Qui était la femme de Noa’h ? La Torah parle d’elle à cinq reprises et pourtant son nom n’est pas dit explicitement, il est écrit « la femme de Noa’h ». Quand on y réfléchit, cela est d’autant plus étonnant que cette femme est en réalité la seconde mère de l’humanité. Et pourtant, la Torah est très succincte sur l’identité de cette femme… Qui était-elle ? Quel a été son mérite particulier pour finalement devenir notre mère à toutes ?

Le Midrach répond à cette question en nous disant qu’elle s’appelle Na’ama. Na’ama signifie « agréable », car ses actions étaient agréables [1]. Qu’est-ce qui était particulièrement plaisant chez Na'ama ? Eh bien, dans une génération comme celle du déluge, marquée par la perversité, ses actions sortaient du lot. En effet, à cette époque, les hommes épousaient deux femmes, l’une pour leur donner des enfants, et l’autre pour le plaisir. On faisait absorber à la seconde une potion destinée à la rendre stérile, on la parait comme une jeune épouse et on la nourrissait de mets succulents. Quant à la première, elle était humiliée et endeuillée comme une veuve [2]. Autrement dit, à cette époque, la femme était considérée comme un objet, soit pour procréer, soit pour épater la galerie. Cette vision misogyne et réductrice de la femme, c’est le point de départ de la décadence de cette génération, qui fut marquée par le dévergondage, la perversité et l’absence de valeurs morales.

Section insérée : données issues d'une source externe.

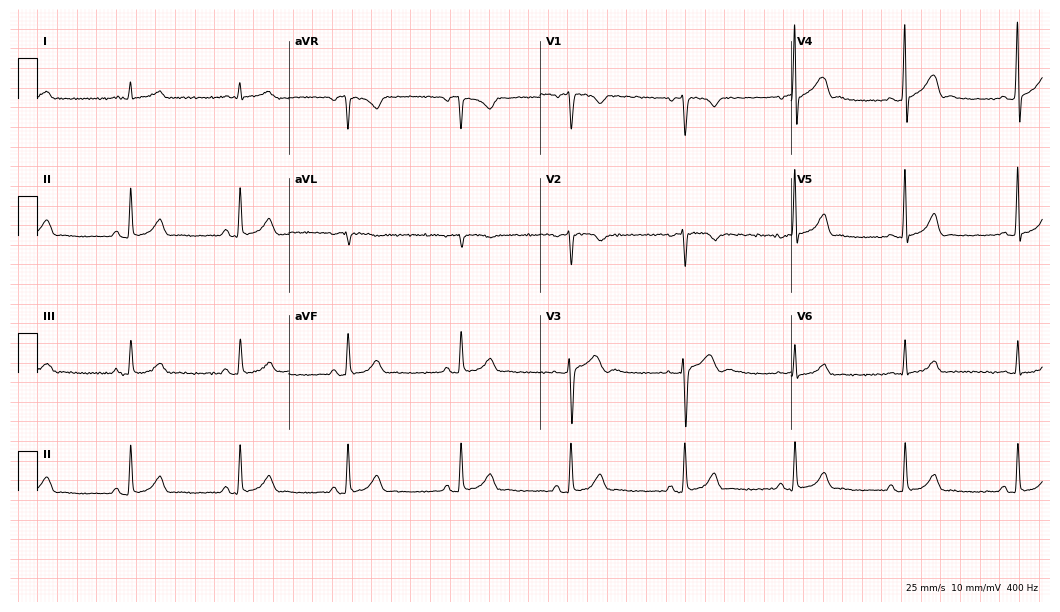
Electrocardiogram, a 33-year-old male. Overall reading on record: normal ECG.

Or, Noa’h n’avait pas deux épouses, comme c’était la norme à cette époque, mais il n’avait qu’une seule femme, Na'ama. C’est la raison pour laquelle la Torah ne donne pas explicitement son nom, mais dit d’elle qu’elle est « la femme de Noa’h », car ce titre même contient l’éloge de Na'ama. Elle n’était pas l’épouse numéro 1 ou numéro 2, elle était « l’unique épouse ». Ce qui semble un acte ordinaire était en fait une action véritablement remarquable à l’époque du déluge. C'est la raison pour laquelle son nom n’a pas besoin d’être mentionné, car son titre d'épouse est en fait sa plus belle louange.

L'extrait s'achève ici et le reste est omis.